Many websites, portals, streaming services, and similar platforms might be blocked in a certain area due to government restrictions, different policies, cultural differences, and more.
To access the resticted contents, many users look for the tools to overcome them. When users search for the tool to access the geo-restricted contents, they come across terms like VPN, DNS and smart DNS.
So, what are these, and how they differ from each other?
DNS is short for the term Domain Name System. It is like the phone directory people used before smartphones came into existence as it contains the IP addresses of every website in the world.
Every website has a unique IP, but IP is hidden under the domain name to make things simpler, just like saving the contact number under the contact’s name to make things simpler.
When you enter any website URL into the browser, the DNS receives it, looks for its IP address to call it, and then connects it to your browser. It is similar to making a call. You save your friend's number as their name, and for calling you just tap on their name rather than dialing the whole number.
Changing the DNS can help you access the restricted contents on the internet. For example, if your local government has directed ISP to block Twitter, you won't be able to access it with your current DNS. Changing the DNS would look like changing the geo-location, and hence block wouldn't work.
Smart DNS is an advanced version of DNS that uses a proxy server along with the DNS server. When users want to access the geo-blocked contents, the smart DNS will reroute the request to access those content using a proxy server. The proxy server would display the restricted content to you (Read here VPN vs Proxy - What's the best?)
If you are streaming the restricted contents using the smart DNS, the streaming service servers assume that the user is actually connecting from the proxy server's location. So, if the proxy server location is the US, then all the US content would be available to stream even if you are streaming from UK or Asia.
Using the smart DNS would also help to restrict web-based malware threats.
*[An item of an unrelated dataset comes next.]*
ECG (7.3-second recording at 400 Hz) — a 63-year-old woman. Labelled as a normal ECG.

To verify this, you could visit the malware-infected sites with and without DNS and scan the system for malware infection using a robust security solution like MalwareFox. The malware detection was comparatively low while using a smart DNS than without it.
Like DNS, a Virtual Private Network (VPN) service is also used to access websites, portals, and other services that are restricted in a particular area, region, or country. Using a VPN, a user can get unrestricted access to anything on the internet by overcoming the DNS block, IP blocks, and other internet limitations. Most ISP can track your online activities and provide all those details to the government if asked for. Using the VPN services, the users can hide their IP addresses, DNS from the ISP, making it challenging to track their online activities. Enabling VPN would encrypt the data you transfer online, making the conversation genuinely one-on-one.
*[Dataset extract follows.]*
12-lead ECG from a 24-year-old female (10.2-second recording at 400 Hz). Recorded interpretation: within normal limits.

On the first look, you might wonder that both smart DNS and VPN are used for accessing the geo-restricted contents, so what is the difference between them?
While it is true that the major end goal of both DNS and VPN is the same, they are still a lot different in their functionalities based on which a user decides on which one fits best for it.
Here are the factors on which smart DNS and VPN are different from each other.
This is the most significant standout factor that makes the VPN different from the smart DNS. While a smart DNS would surely help a user to access the restricted content on the internet, unlike VPN, it does not encrypt and hide your IP address from the ISP. It means that your Internet Service Provides can still know that you are visiting restricted sites and can store that information. Using VPN would completely encrypt your online activities, making it almost impossible to detect.
While users can set up DNS on devices like Xbox, PS4, and others like smart TVs, a VPN does not support most of them. However, a VPN can be installed on the WiFi router, so anything connected to that router would automatically come under the VPN.
As already mentioned, a VPN encrypts all your online activities so that not even your ISP could access anything. Smart DNS does not do much into this, as using DNS would still expose your IP. So, when it comes to security and privacy, VPN is way ahead of smart DNS.
A VPN uses extra bandwidth to encrypt the connection, which makes browsing and downloading comparatively slow. On the other hand, using the smart DNS would not affect the internet speed as it does not encrypt your data.
Many organizations and educational institutes put up IP firewalls to restrict users from accessing certain websites. While some advanced VPN can easily bypass such firewalls and overcome censorship, a smart DNS could not do so.
Using a VPN or just a smart DNS totally depends on your requirements.
If you just want to stream the restricted services in your region, you can use the smart DNS in such a case as it would not deteriorate the speed, and browsing would be smooth. Using DNS would not slow down the downloading speed, so it is better compared to VPN.
On the other hand, if you want your data to be encrypted while browsing the internet or sharing sensitive data, you must go for a VPN. The same goes for when you need to access the geo-restricted contents or download torrents. A VPN gives you a lot more flexibility than a DNS. You can easily choose which country's server you want to use for accessing the internet. It is undoubtedly a more powerful tool than smart DNS when it comes to removing the restrictions from the internet and being hidden simultaneously.